Some time ago, I was told the following theorem, attributed to Neumann (I have no idea which one):
If $G$ is an abelian group, and $G$ is the finite union $\bigcup_{i\in I} g_iH_i$ of cosets of subgroups $H_i\leq G$, then it is already the union of those $g_iH_i$ for which $H_i$ has finite index.
It was proved by inclusion-exclusion principle, and back then, I had an idea of an inductive proof. I think in both cases, there didn't seem to be any reason for it to fail if $G$ is nonabelian.
The question is: which Neumann is this theorem due to, and in what form? And if s/he did not prove it in the above form (or an obviously equivalent one) with $G$ nonabelian, who did? I would appreciate some references.

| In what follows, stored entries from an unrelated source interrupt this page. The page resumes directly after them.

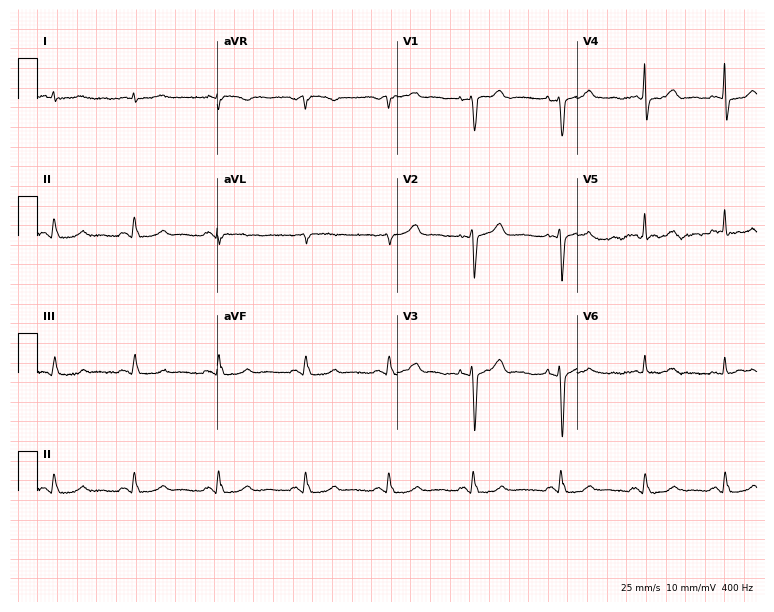
Electrocardiogram (7.3-second recording at 400 Hz), a female patient, 63 years old. Of the six screened findings (first-degree AV block, right bundle branch block, left bundle branch block, sinus bradycardia, atrial fibrillation, sinus tachycardia), none is recorded.
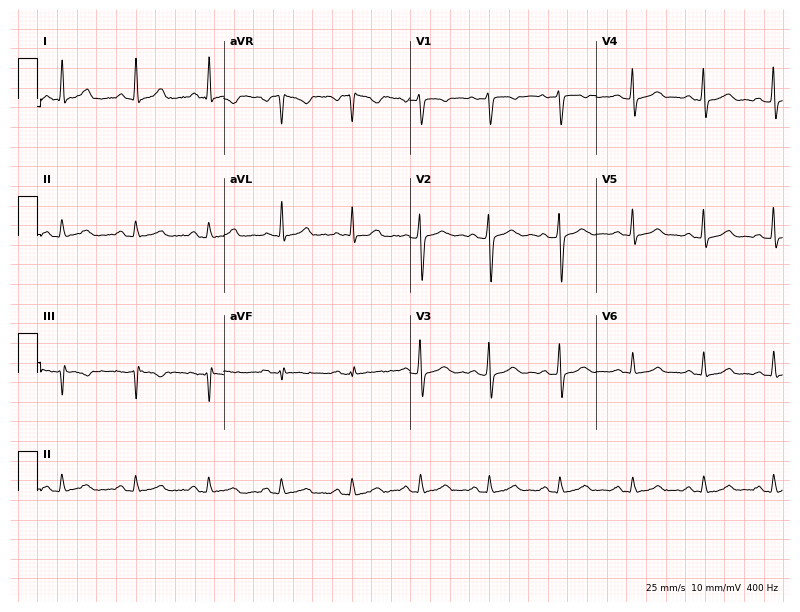
Standard 12-lead ECG recorded from a 43-year-old female patient. Read as a normal ECG.
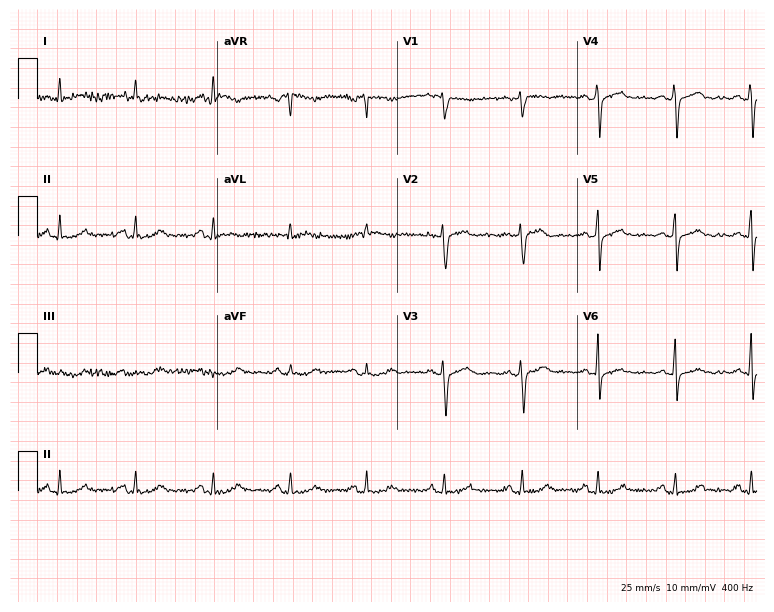
Standard 12-lead ECG recorded from a female, 71 years old. Read as a normal ECG.
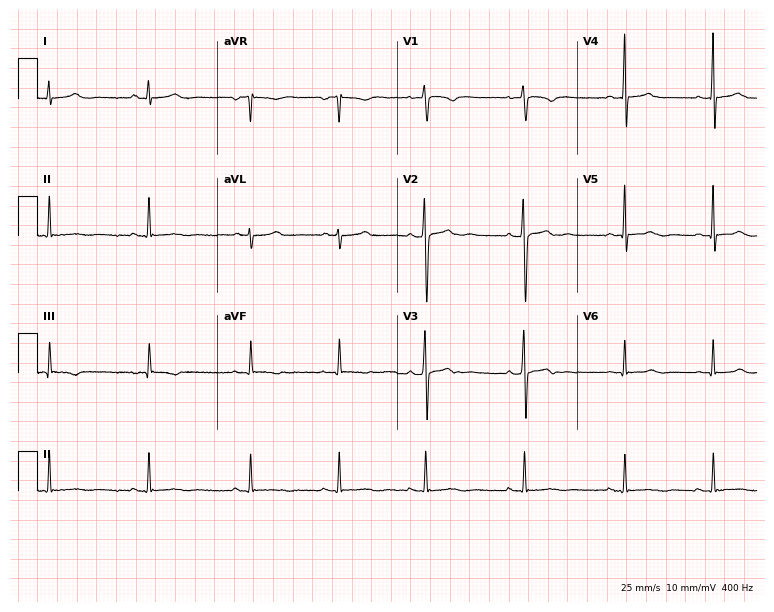
12-lead ECG from a 19-year-old woman. No first-degree AV block, right bundle branch block, left bundle branch block, sinus bradycardia, atrial fibrillation or sinus tachycardia recorded for this tracing.
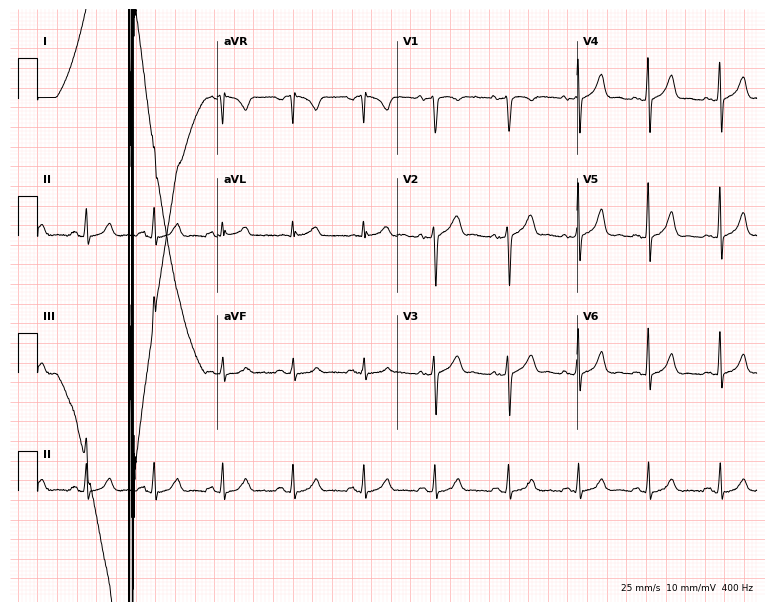
Resting 12-lead electrocardiogram (7.3-second recording at 400 Hz). Patient: a female, 29 years old. Read as a normal ECG.
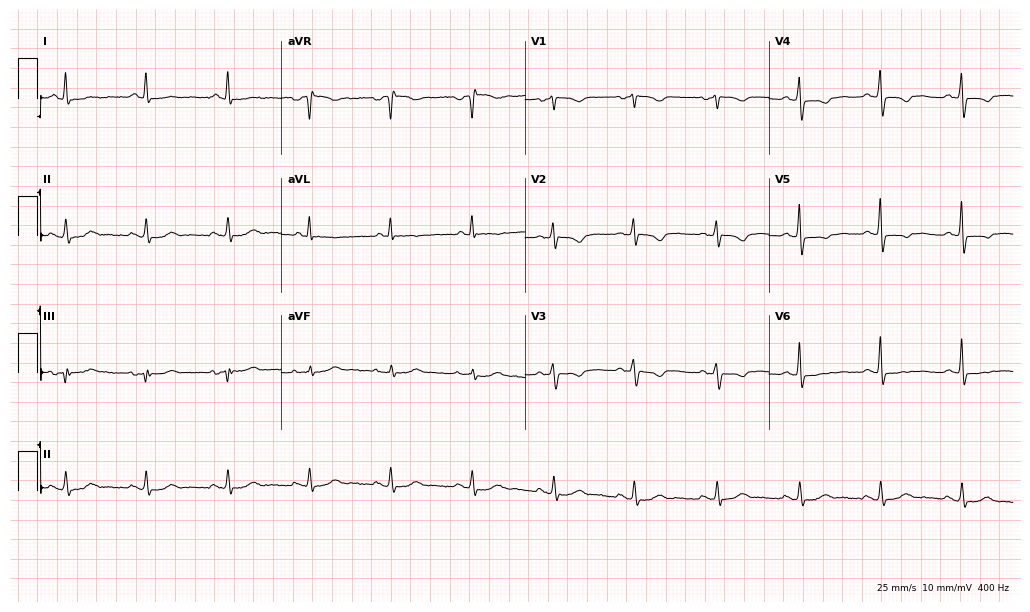
12-lead ECG from a 52-year-old female patient (9.9-second recording at 400 Hz). No first-degree AV block, right bundle branch block, left bundle branch block, sinus bradycardia, atrial fibrillation or sinus tachycardia recorded for this tracing. Findings outside these six are not listed.
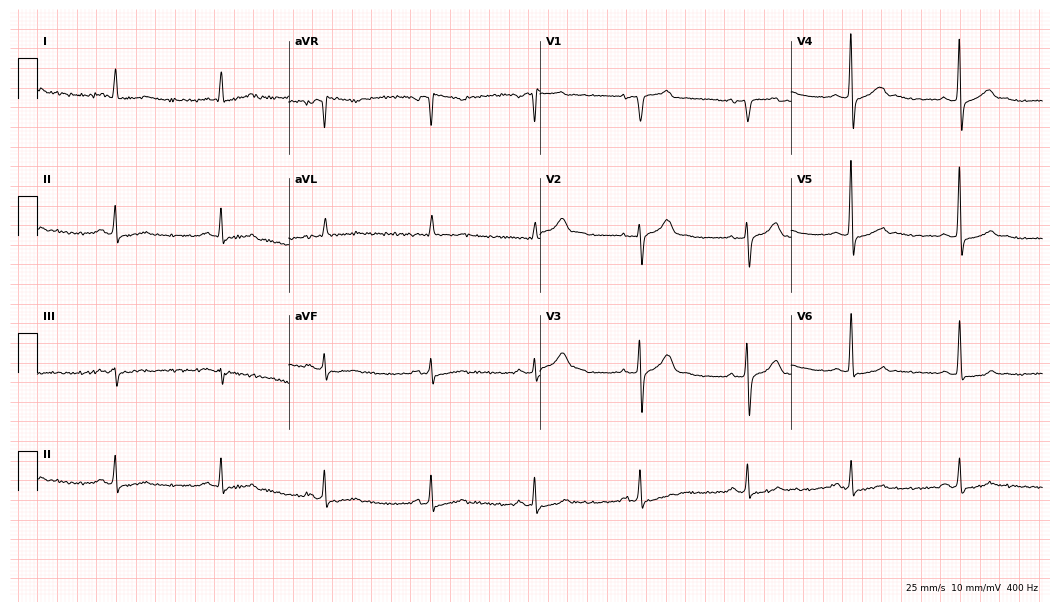
ECG — a 65-year-old male patient. Screened for six findings — first-degree AV block, right bundle branch block, left bundle branch block, sinus bradycardia, atrial fibrillation, sinus tachycardia — none is recorded. Findings outside these six are not listed.

There is a lot of research on groups covered by a finite set of proper subgroups. It all started with a seminal paper of Bernhard Neumann, Groups covered by finitely many cosets, Publ. Math. Debrecen 3 (1954), 227-242, in which he proves that if a group is the union of a finite number of subgroups (or even cosets), you only have to take into account those subgroups having finite index. This implies that a group has a finite covering by subgroups if and only if it has a finite non-cyclic homomorphic image. See also recent work of Mira Bhargava, the mother of the brilliant number theorist Manjul Bhargava.